🤖 AI Summary
To address plasticity degradation—i.e., loss of network adaptability due to parameter rigidity—in continual learning of neural networks, this paper proposes Activation Interval Dropout (AID), the first dropout variant operating at the pre-activation interval level. AID dynamically assigns dropout probabilities based on the position of activation intervals, requiring no additional parameters or task-specific tuning. Theoretically, we prove that AID induces quasi-deep-linear behavior in neural networks, mechanistically mitigating plasticity decay. Empirically, AID improves average accuracy by 3.2–5.7% across continual learning benchmarks (CIFAR-10/100, TinyImageNet).
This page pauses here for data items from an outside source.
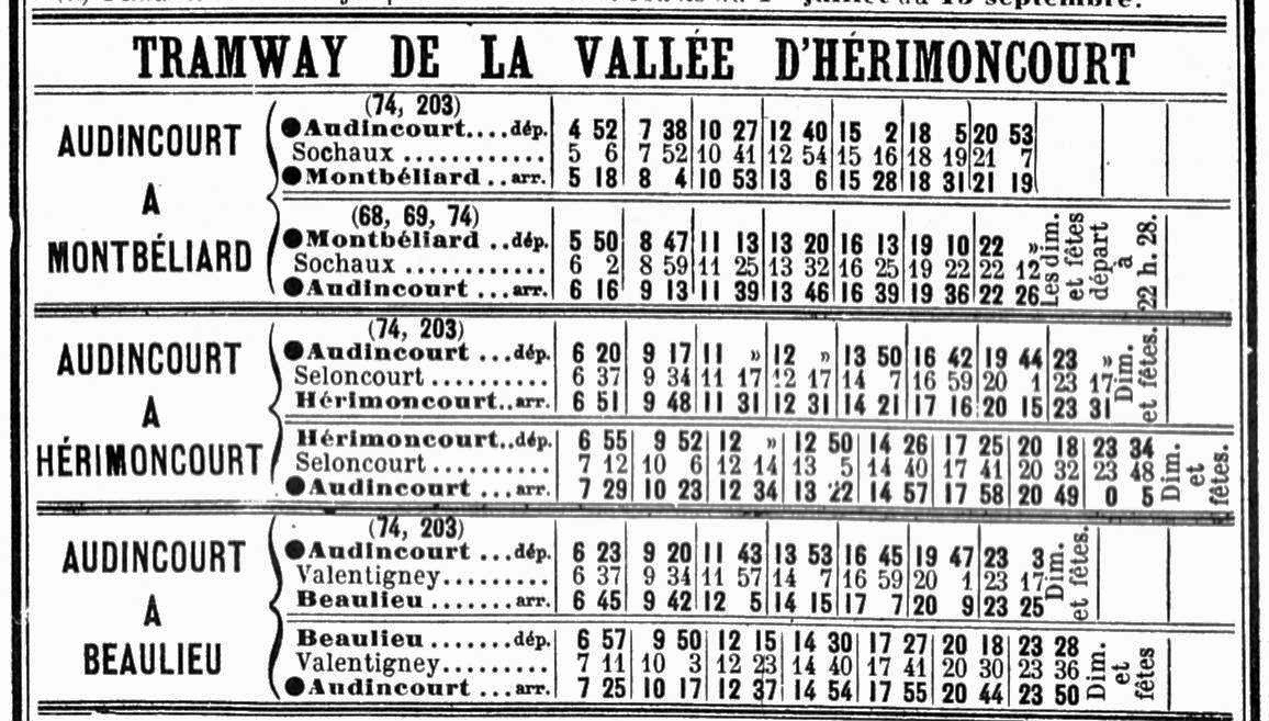 Tableau horaire du Tramway de la Vallée d'Hérimoncourt (TVH)
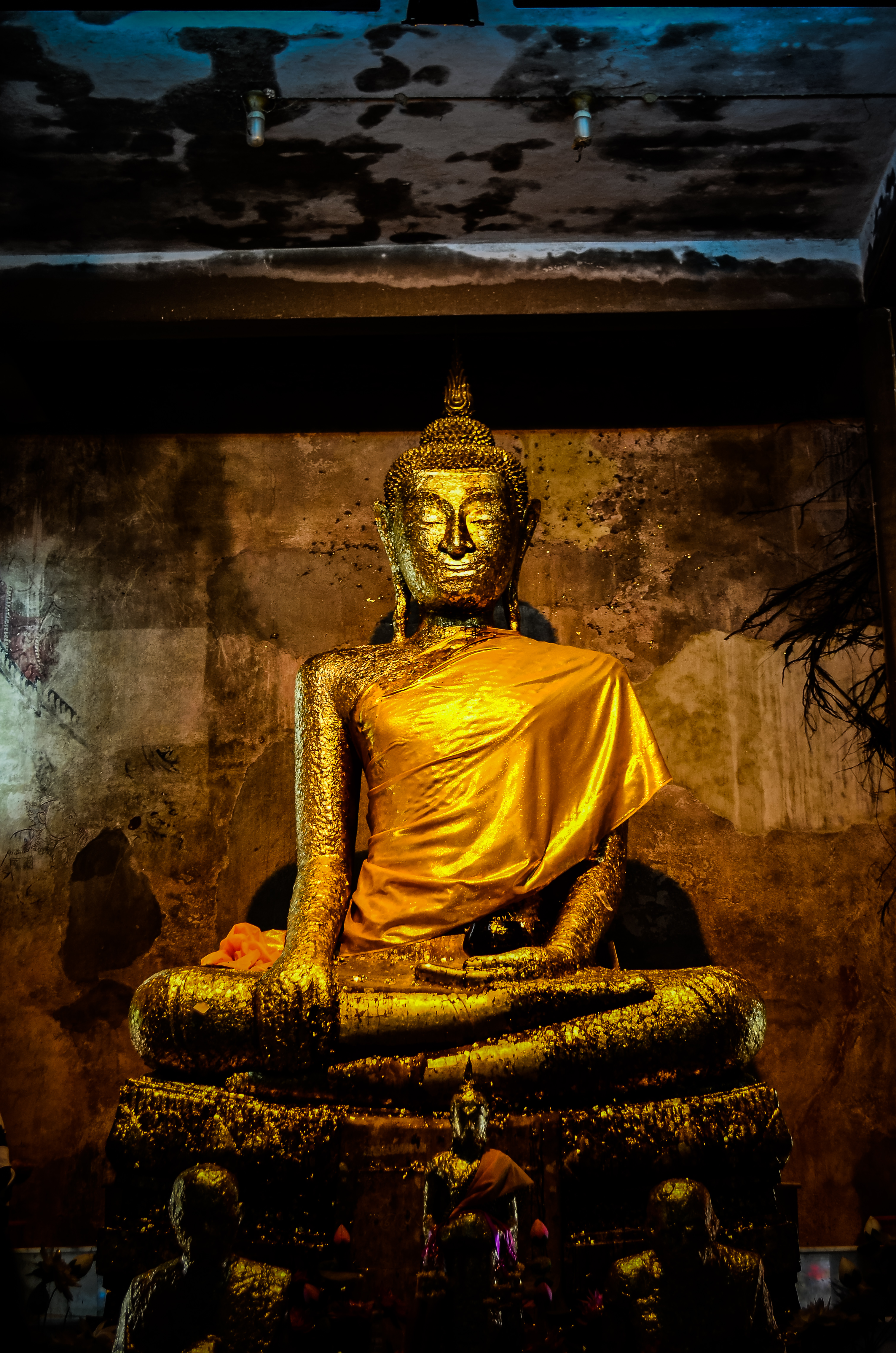 วัดบางกุ้ง
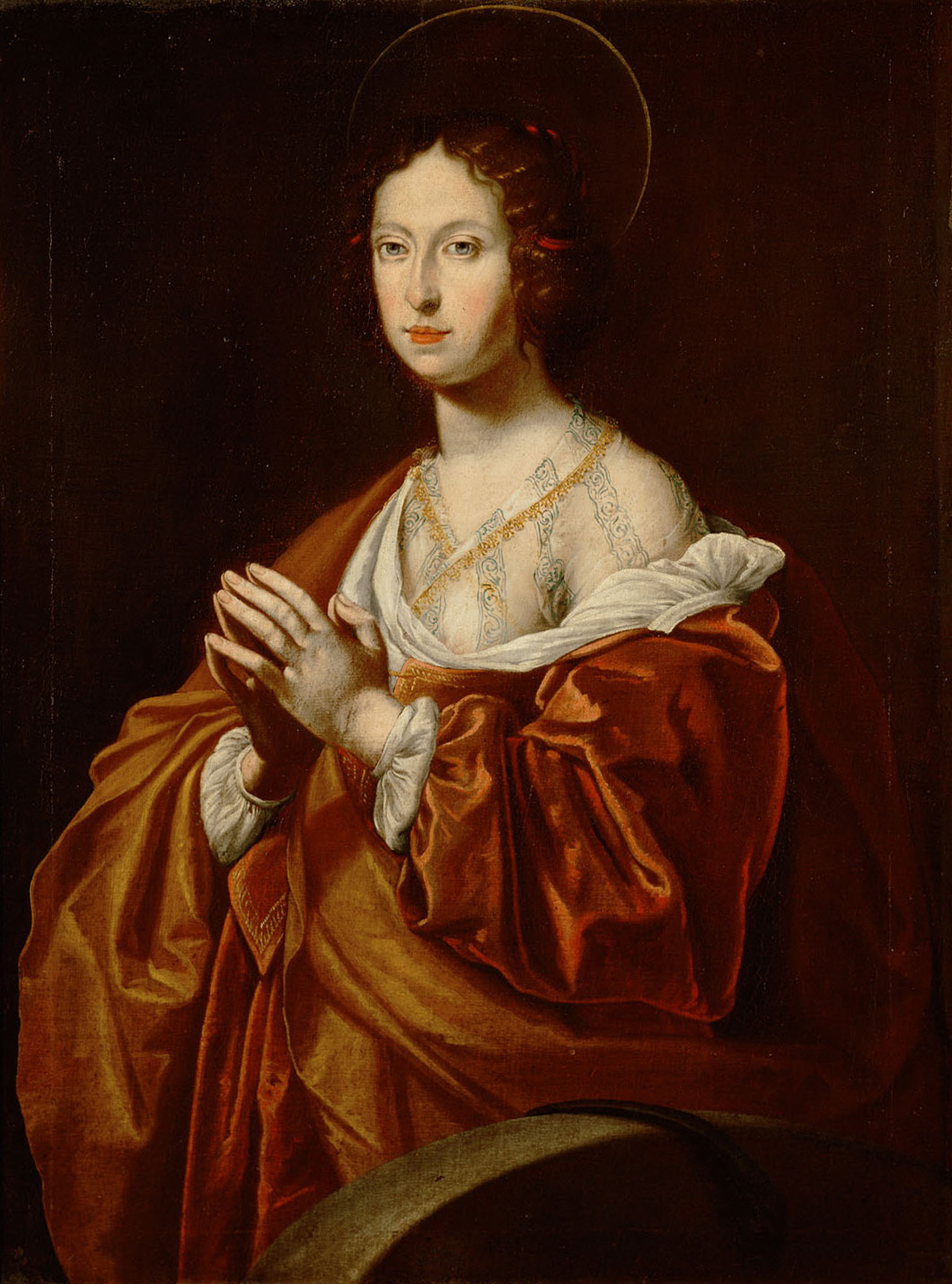 Halbfigur
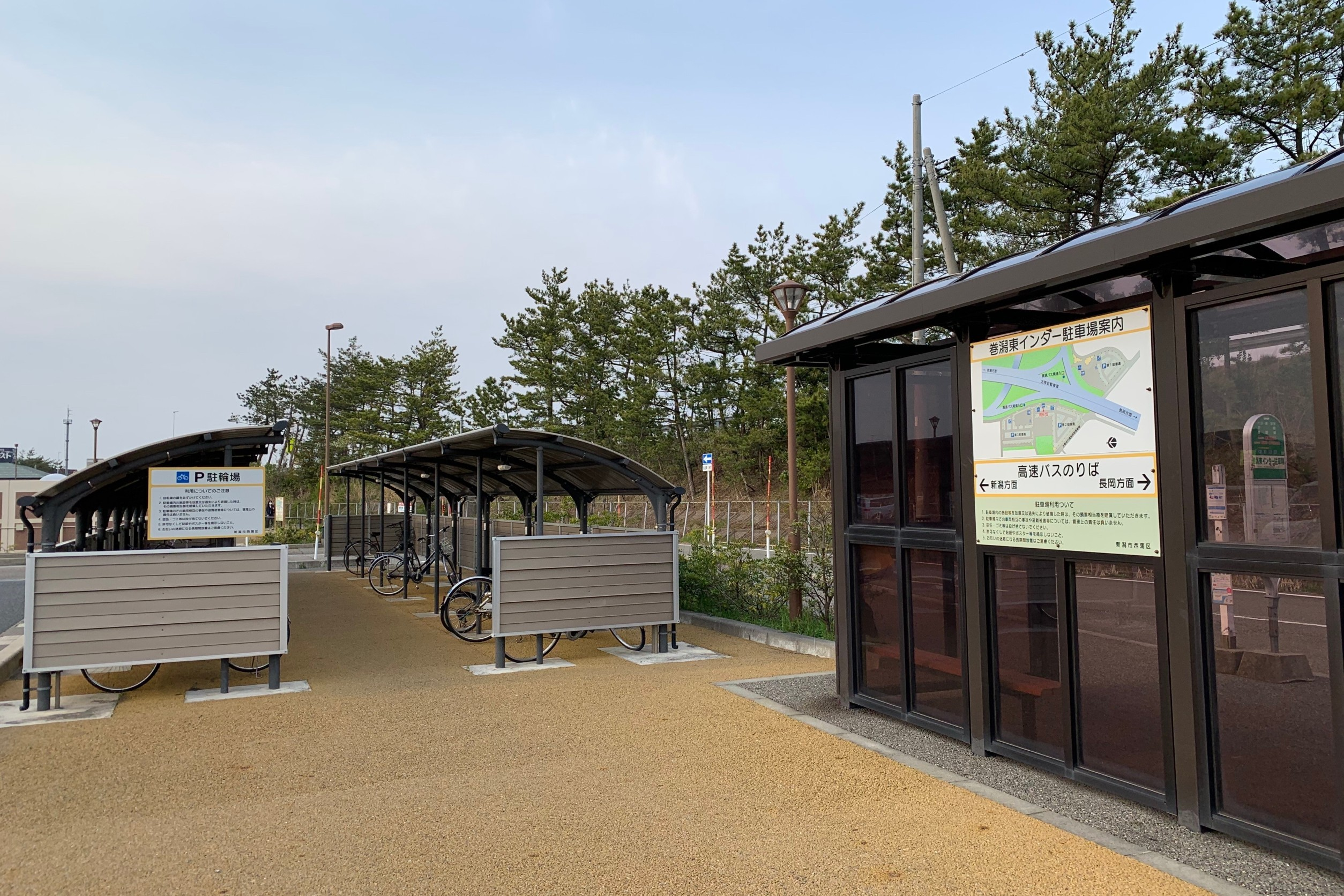 北陸自動車道・巻潟東バスストップ脇の無料パークアンドライド駐車場・駐輪場（新潟市西蒲区，2020年4月）
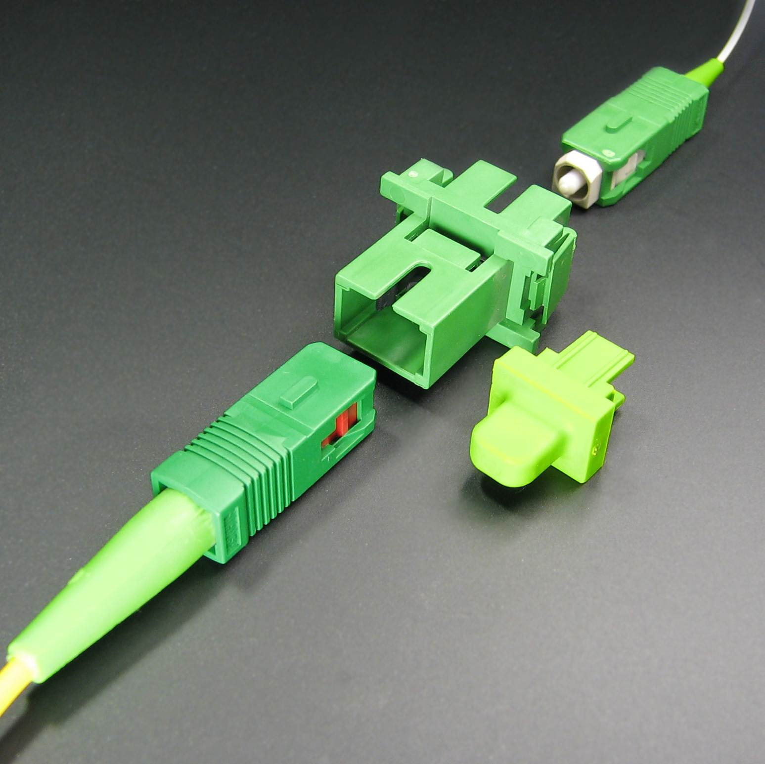 Волоконноптические соединители SC/APC с розеткой и заглушкой для розетки

In reinforcement learning settings (Arcade Learning Environment), it significantly enhances performance on 12 out of 16 tasks, effectively alleviating catastrophic forgetting.
📝 Abstract
Plasticity loss, a critical challenge in neural network training, limits a model's ability to adapt to new tasks or shifts in data distribution. This paper introduces AID (Activation by Interval-wise Dropout), a novel method inspired by Dropout, designed to address plasticity loss. Unlike Dropout, AID generates subnetworks by applying Dropout with different probabilities on each preactivation interval. Theoretical analysis reveals that AID regularizes the network, promoting behavior analogous to that of deep linear networks, which do not suffer from plasticity loss. We validate the effectiveness of AID in maintaining plasticity across various benchmarks, including continual learning tasks on standard image classification datasets such as CIFAR10, CIFAR100, and TinyImageNet. Furthermore, we show that AID enhances reinforcement learning performance in the Arcade Learning Environment benchmark.